His numbers in Kansas City were just fine, with a 3.89 ERA and 8.6 K/9 while showing above-average control. After jumping to Pittsburgh, however, Blanton would get the Happ treatment. His ERA in 21 relief appearances with the Pirates plummeted to 1.57, while his 10.2 K/9 represented the highest total of his career. Like Happ, this wasn’t just by chance.

Blanton began to use his slider and changeup with a much higher frequency, resulting in a slider PITCHf/x value of 8.2, a career best. This increase often came at the expense of his fastball, but across the board, Blanton began spotting his pitches lower in the zone. The Pirates also cut Blanton’s curveball usage to nearly zero, which worked just fine in a bullpen role given the limited success of that pitch in the past.

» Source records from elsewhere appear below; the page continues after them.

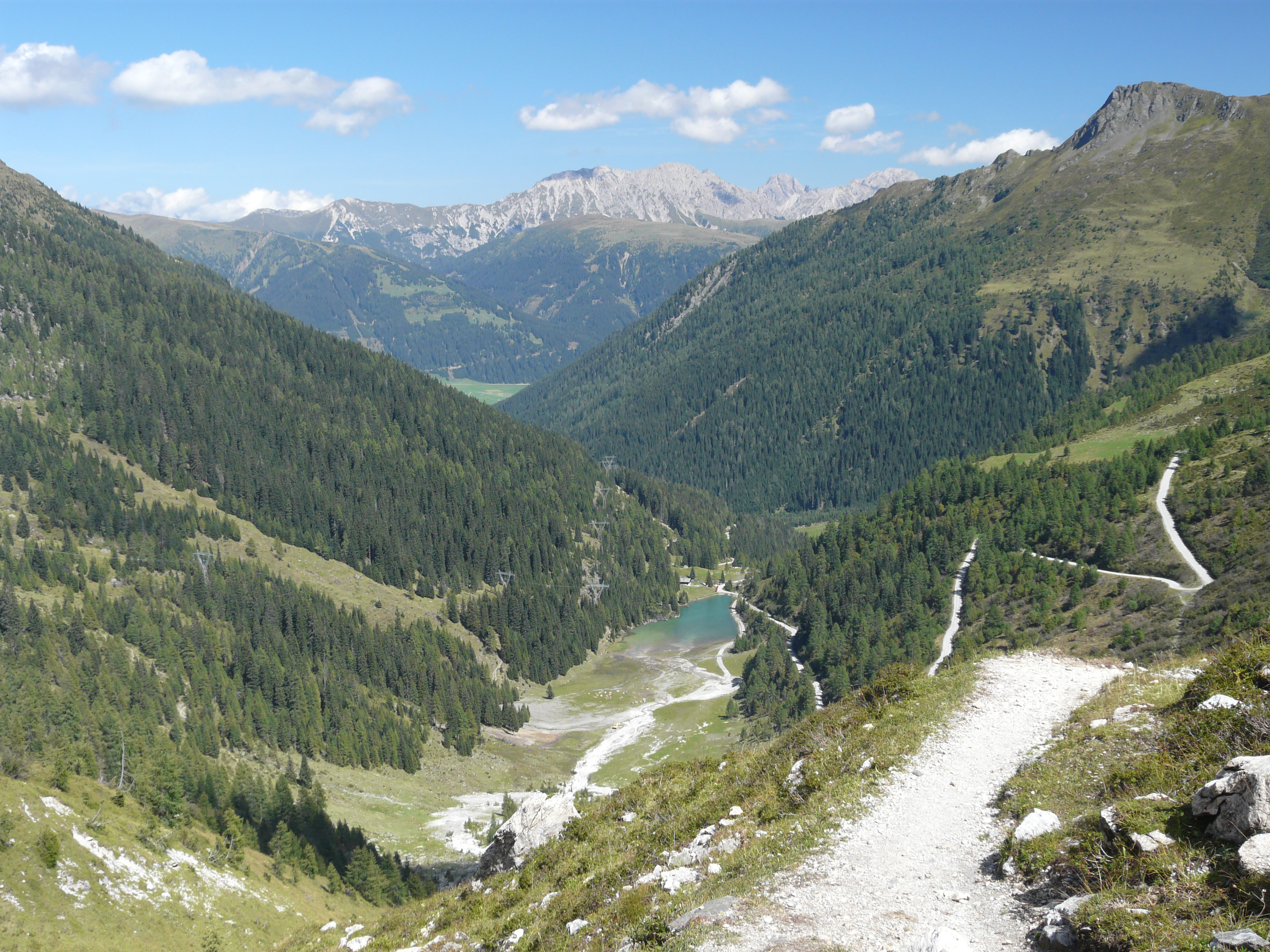 Der Talschluss des Dorfertals in den Karnischen Alpen. Rechts der Spitzköfele (2314m). Blick nach NNO auf die Lienzer Dolomiten.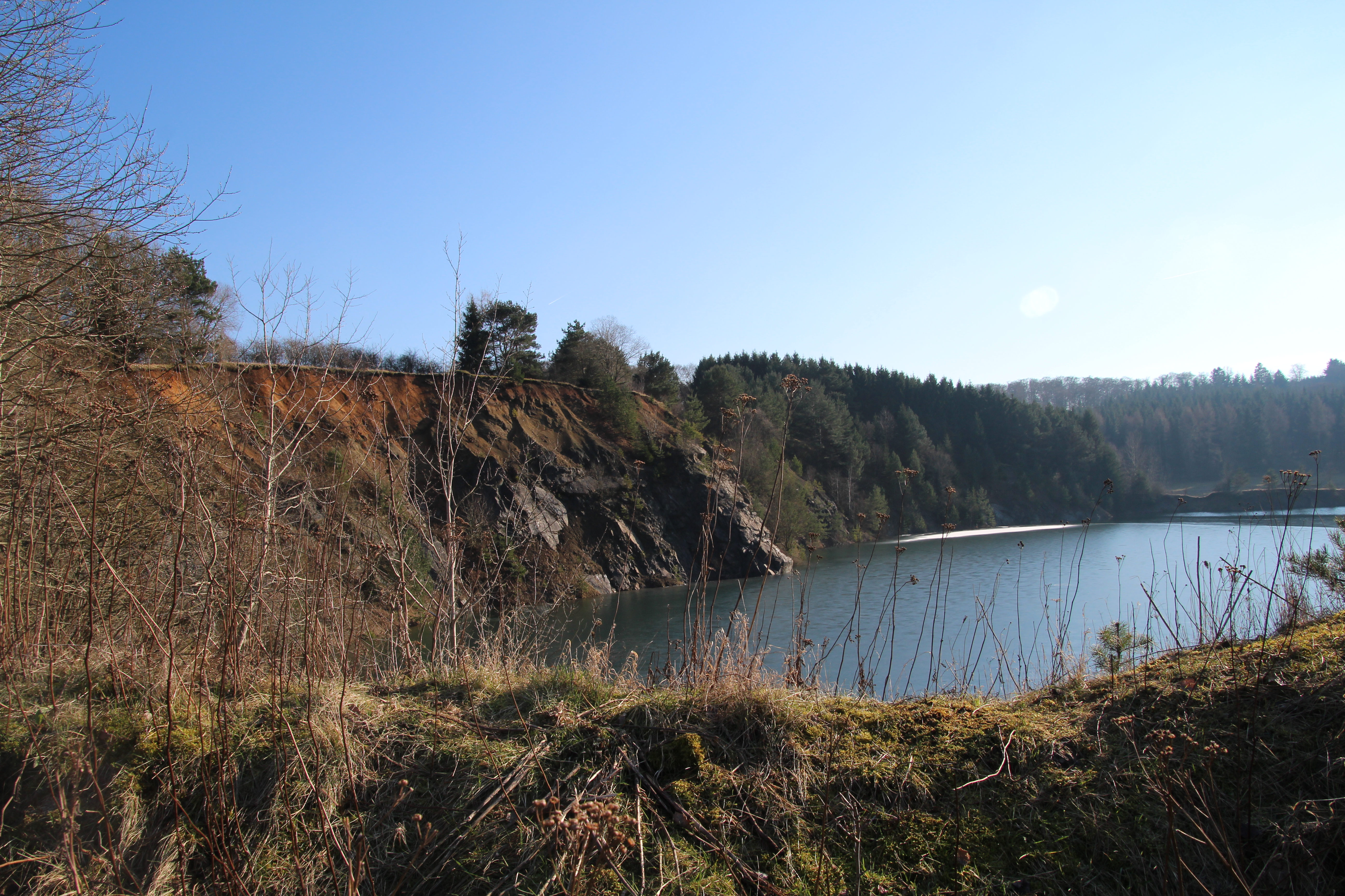 NSG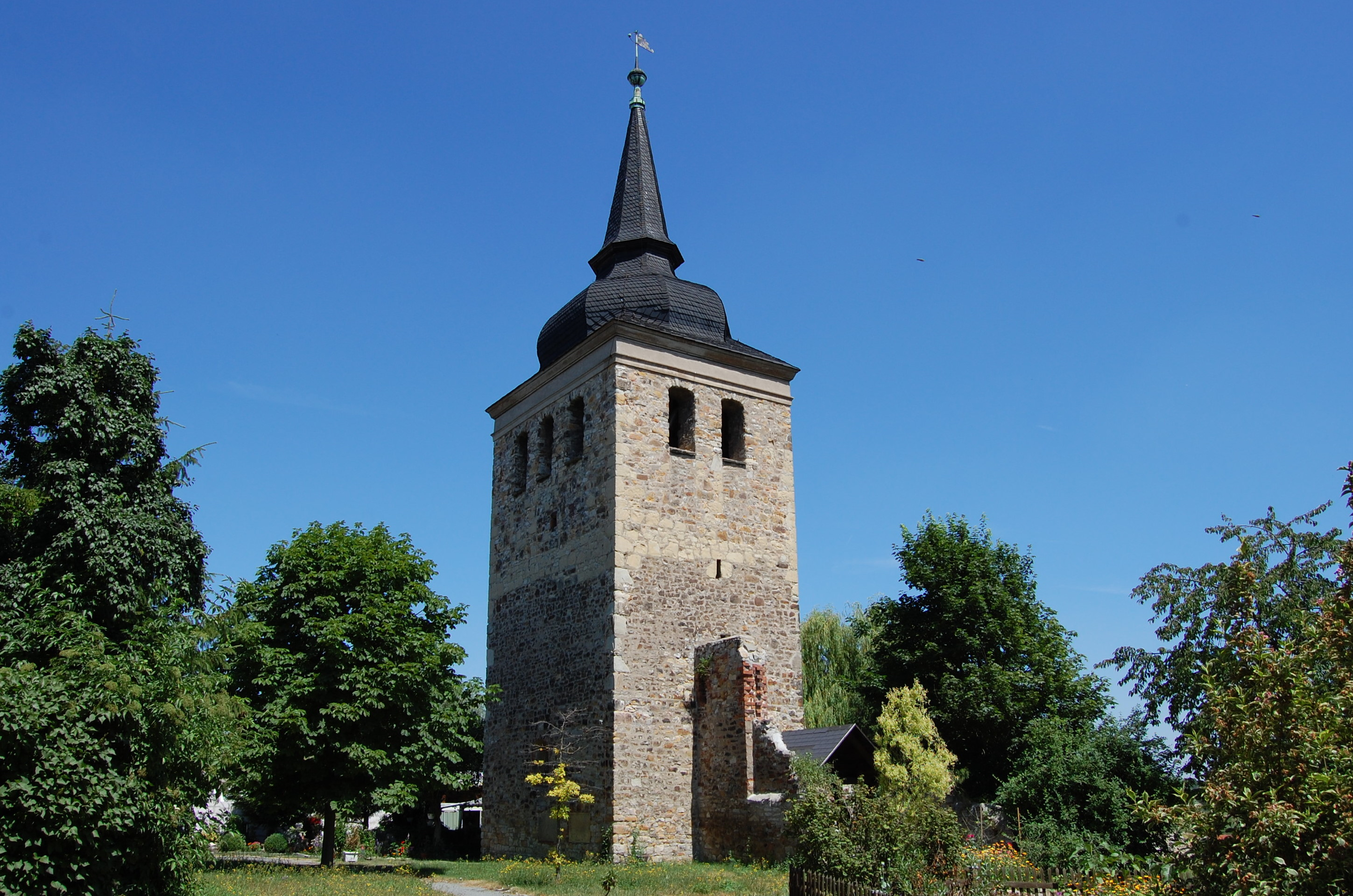 Kirchturm der Sankt Stephanus Kirche in Magdeburg-Westerhüsen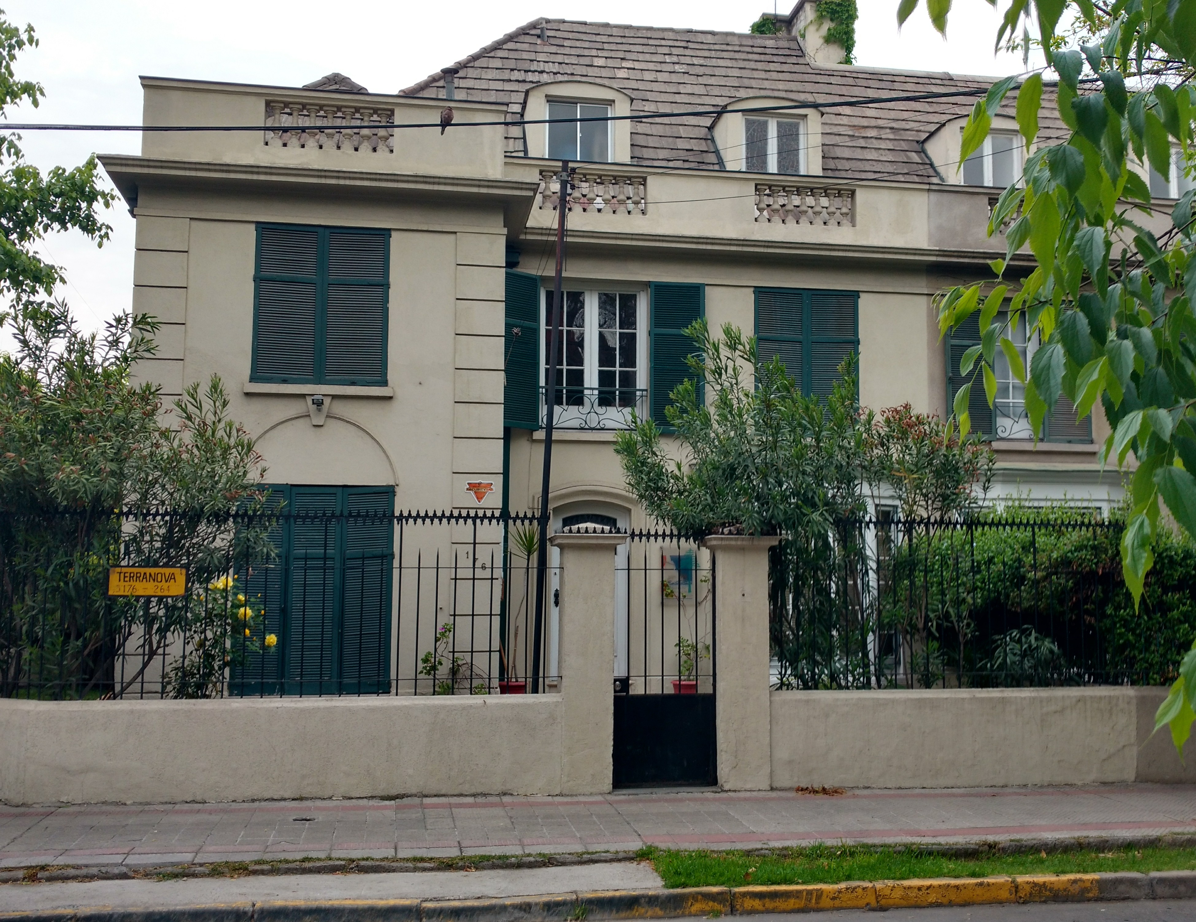 Instituto Chileno de Campos de Hielo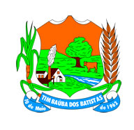 Brasão Timbauba dos Batistas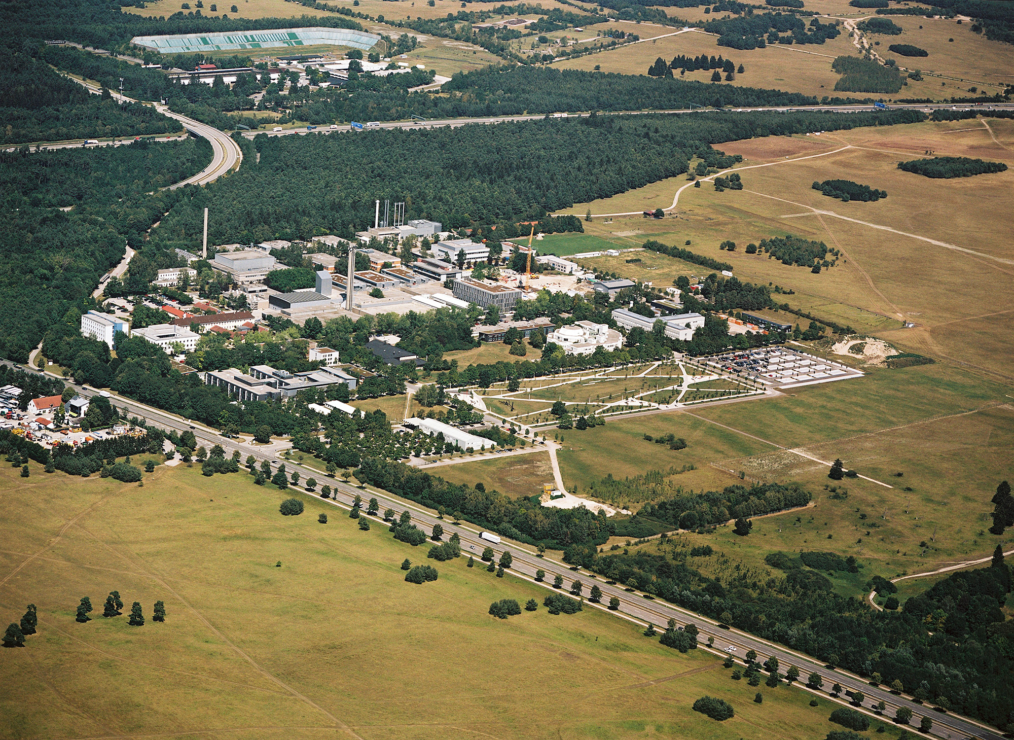 Helmholtz Zentrum München, Luftbild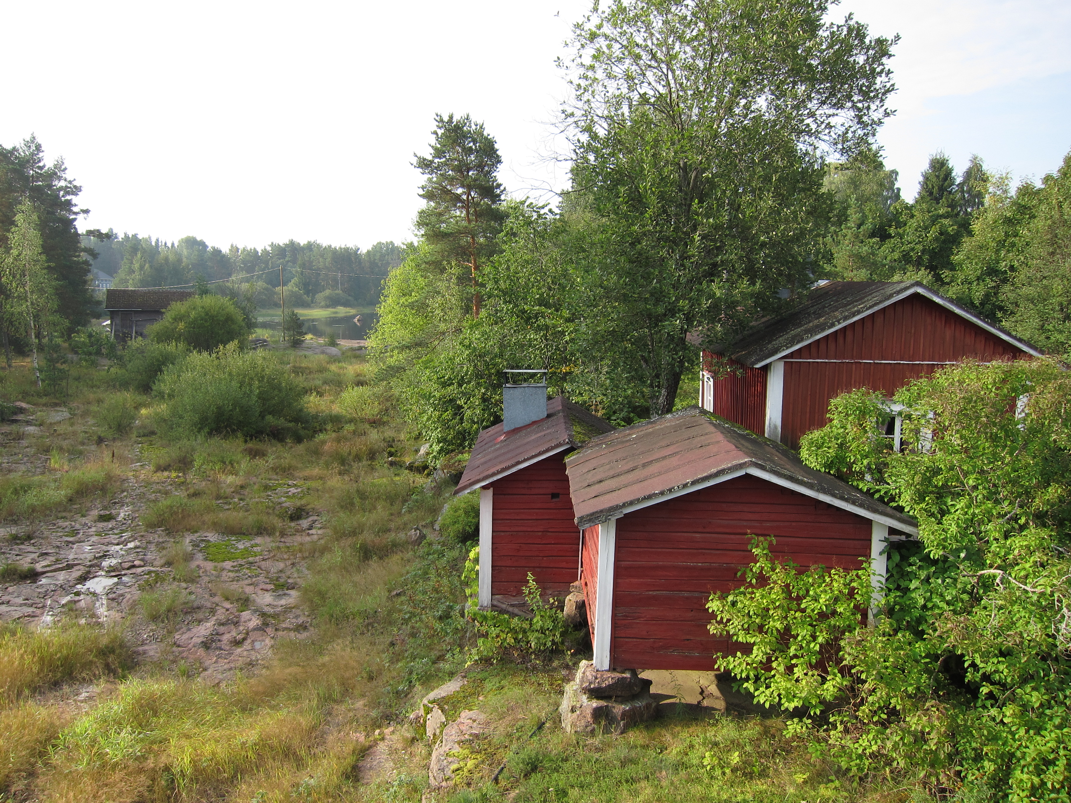 Näkymä Hurskosken alueelta Kotkan Hurukselan kylästä.

When discussing the “Searage Magic” with Jason Rollison of Rum Bunter on the Jays Nest Podcast this week, he explained that a primary focus of the Pirate’s approach to rebuilding pitchers is identifying the poor or unnecessary parts of their game and working to eliminate them. This certainly worked with Blanton, just as it did with Happ, so despite the wildcard factor that remains with such a recently-converted bullpen arm, there’s a concrete reason to believe that some of this can carry over. Again, it’s not just luck.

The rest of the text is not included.